Meditation: When there are… too many notes

At 9:30 on Tuesdays and Thursdays, St. Paul’s Within the Walls Episcopal Church in Rome, Italy offers a morning office of Contemplative Prayer. It’s kind of awkward to see from the outside, admittedly, if you aren’t used to… people… you know… just sitting there… and doing nothing. It’s certainly not our most attended service.

Before 9:30 every morning, we also have a beautifully majestic, mostly empty, perfectly silent sanctuary with one of the most lovely pipe organs in all of Rome. I’ll have to get back to you with the details of why that organ is so special–but suffice it to say, the organ-playing people around here really love and respect it.

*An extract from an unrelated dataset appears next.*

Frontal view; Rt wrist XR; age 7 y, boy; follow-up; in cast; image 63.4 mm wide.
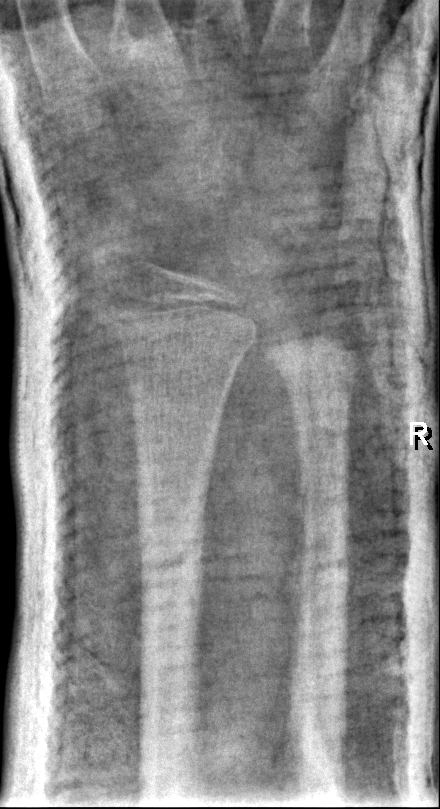
bone fracture: present but not clearly seen in this view

Very often, our 9:30 start cuts short the practice session for whomever is working up next Sunday’s special music or a convoluted concert piece. The scholar or the director smile, nod, hop off the bench, and leave–returning us to the relative quiet of an urban church.

But not this week. At long last, we convinced our maestro to keep going.

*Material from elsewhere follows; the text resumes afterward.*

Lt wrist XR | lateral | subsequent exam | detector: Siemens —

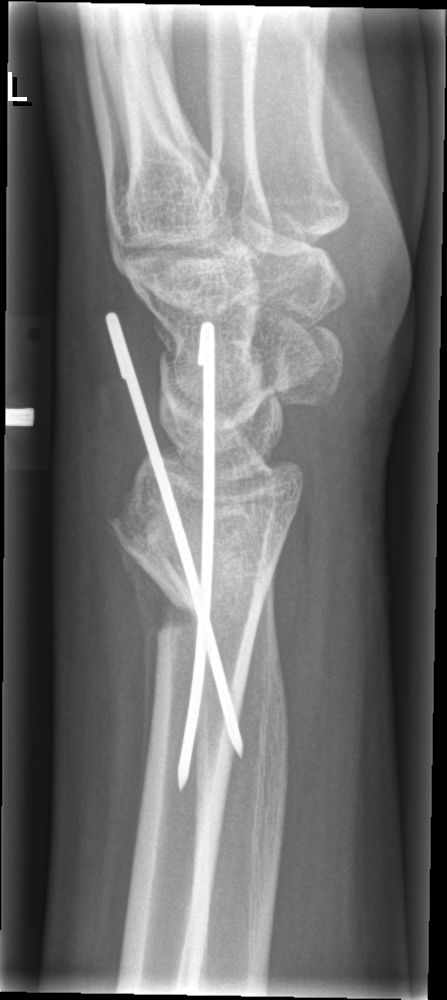

AO/OTA classification: 23r-M/3.1; 23u-E/7.
Metal — 102 308 247 800.
Periosteal reaction identified at 110 526 191 828.
Fracture: 107 510 256 644.

As I laid back on the pew seat and settled into a focused breath, I followed each note. There were lots to choose from.

It’s J.S. Bach, not Mozart, in case you were wondering.

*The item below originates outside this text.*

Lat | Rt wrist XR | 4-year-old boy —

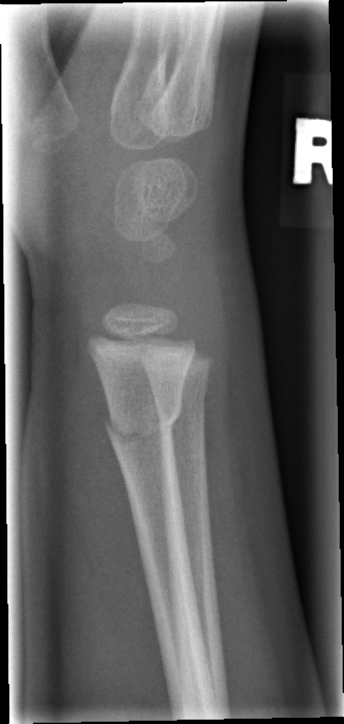

  fracture: <101,396>-<185,457>

The notes flew past; the spaces between them were as necessary to the music as the sound itself. As I followed the beauty, I thought about my thoughts. So many of them! So fast! Sometimes, when I am gentle with myself, I can value that some of those thoughts are just as beautiful and musical and powerful as the rapid arpeggios and the flying feet of a master at play.

And luckily, what listening to his fast music and my fast thinking had to offer was a metaphorical lesson: unless it’s broken, my mind doesn’t ever hold one note too long.  And as much ruminating and overthinking as I am prone to do, I still can know when something is out of tune–grating, like a stuck pedal or a note that falls out of tune with the melody the longer it’s held–and change it.

So as we finished our sit in the silence, I was overcome with gratitude for getting to practice how to be still when things are busy, how to find quiet when things are noisy, and for a simple awareness of so many available choices to change my tune.